I have a legacy project which take a huge amount of data from STDIN and process it line by line in a perl script. The line order is not important. This is taking very long so I want to make it in parallel.
After a bit of research I found Parallel::Loops
which seems suitable but I can't get it working because $_
is empty. My code is:
#Initialize all vars etc
$pl->while ( sub { <STDIN> }, sub {
print $_ # but $_ is empty
}
Other ways of reading from STDIN ir parallel are wellcome too.
Update:
After all the help that I received I could manage some working piece of code, thank you. I'm going to do a brief abstract. To clarify:
This is a kind of parser, it has more than 3000 lines with regex and conditions which were auto generated.

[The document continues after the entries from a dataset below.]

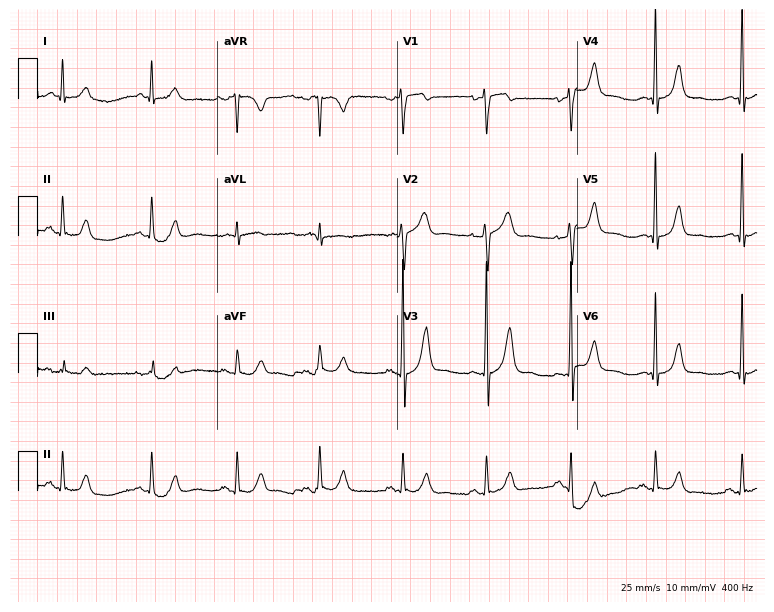
12-lead ECG from a male patient, 50 years old (7.3-second recording at 400 Hz). No first-degree AV block, right bundle branch block, left bundle branch block, sinus bradycardia, atrial fibrillation or sinus tachycardia recorded for this tracing.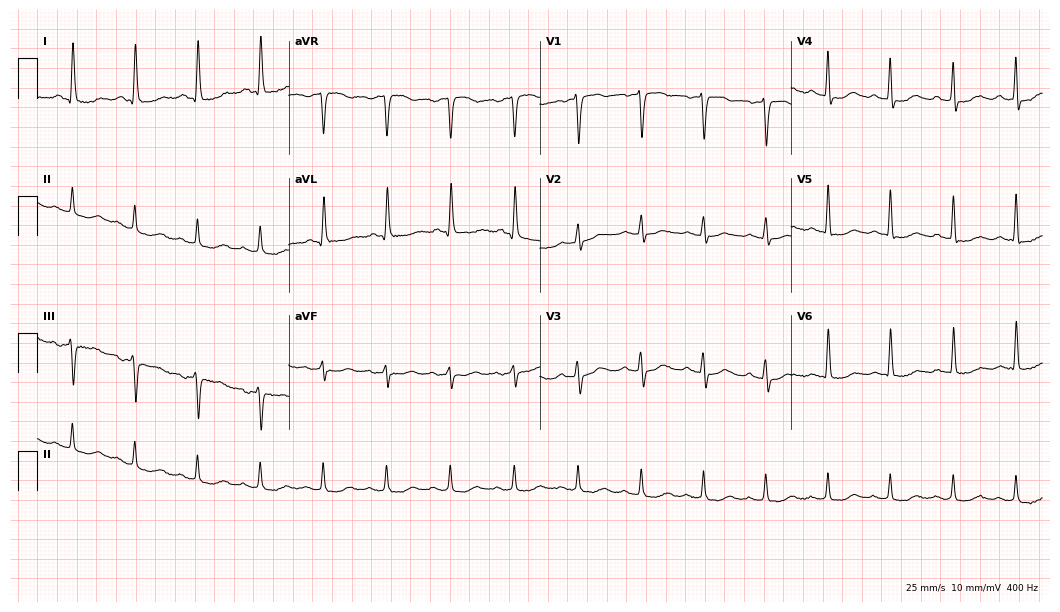
Standard 12-lead ECG recorded from a female, 66 years old. None of these six findings is recorded: first-degree AV block, right bundle branch block, left bundle branch block, sinus bradycardia, atrial fibrillation, sinus tachycardia.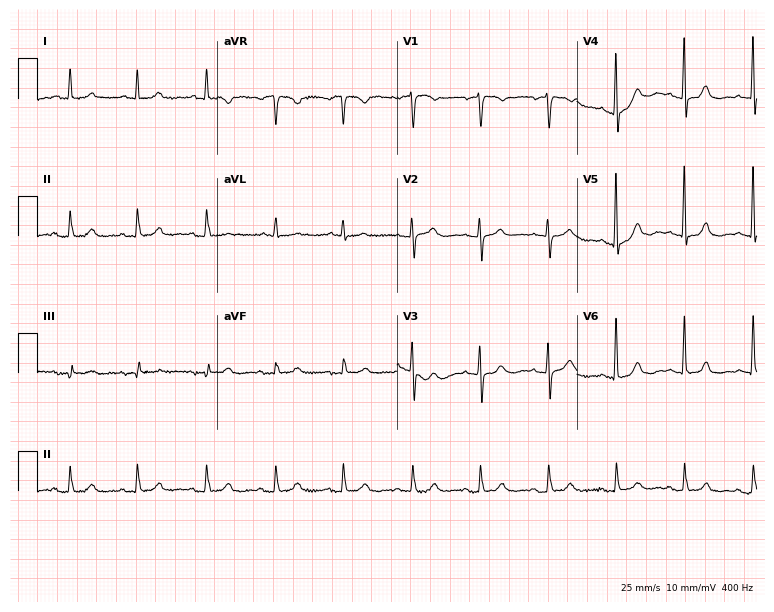
Electrocardiogram (7.3-second recording at 400 Hz), an 86-year-old female. Overall reading on record: normal ECG.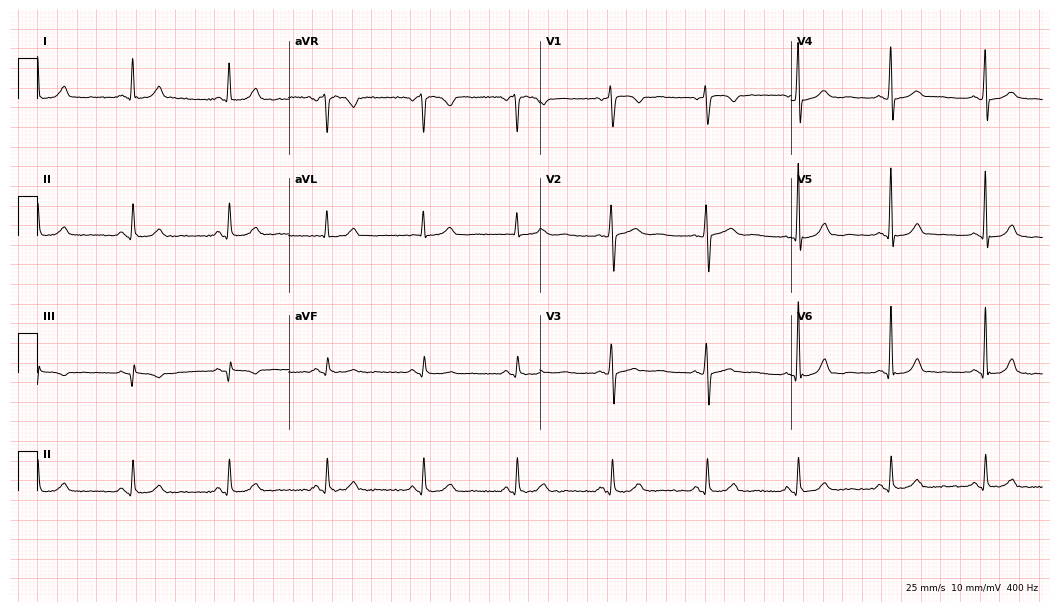
ECG — a female patient, 52 years old. Screened for six findings — first-degree AV block, right bundle branch block, left bundle branch block, sinus bradycardia, atrial fibrillation, sinus tachycardia — none is recorded. Other findings, if any, are not listed.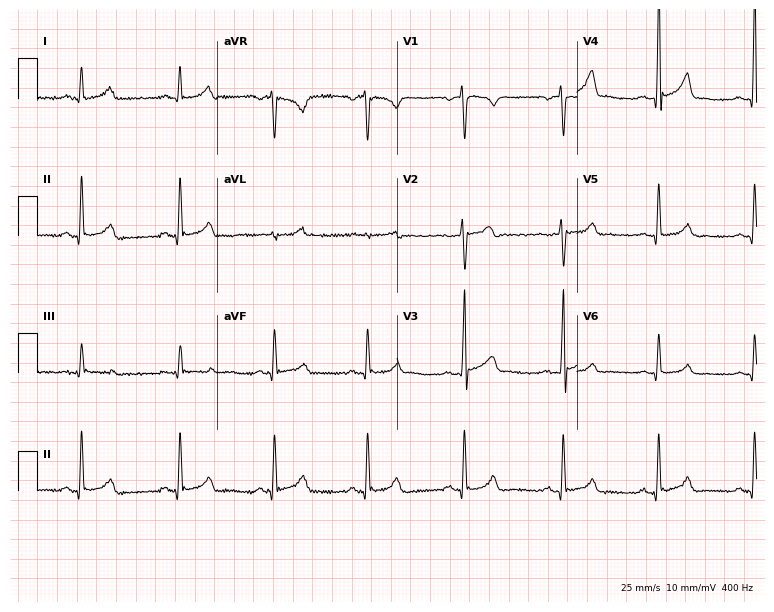
12-lead ECG from a 40-year-old man. Recorded interpretation: within normal limits.

The input that I use for testing is a POS tagged text, there are 1071406 lines in this file.
My hardware is: SSD disc, mid range i5 last gen and 8gb RAM DDR4.
Conclusions:
- As the comments suggested IO operations make my script slow.
- All the suggestion resulted in improvements, specially the ones including processing bunch of lines instead of line by line.
- Answers contain very useful implementation of threading for future work.
- Framework Parallel::ForkManager introduce a lot of lag in the execution time. I always kill the script after 5min, since the script without parallelism takes about 6.
- Framework Parallel::Loops introduce a little improvement. The script takes about 3min to finish.
- Using GNU parallel is the easy way of optimizing.
- Using the package Threads I got the best time, 1min45secs but it is very close to GNU parallel so it's on you giving it a try, and making the effort of porting the code.
- Using the thread package as in the @ikegami answer reading bunch of lines, times were the same as the times got applying the @tanktalus solution, which read line by line.
Finally, I'm going with the @ikegami solution, which I think that will be better when the amount of data increase. I adjust the amount of lines to process to 100.000 because it gets better results than 10.000, for instance. This difference is matter of 8 secs aprox.
Next natural step is writting everything to files instead of using the STDOUT, I hope this helps to reduce the time a little bit more.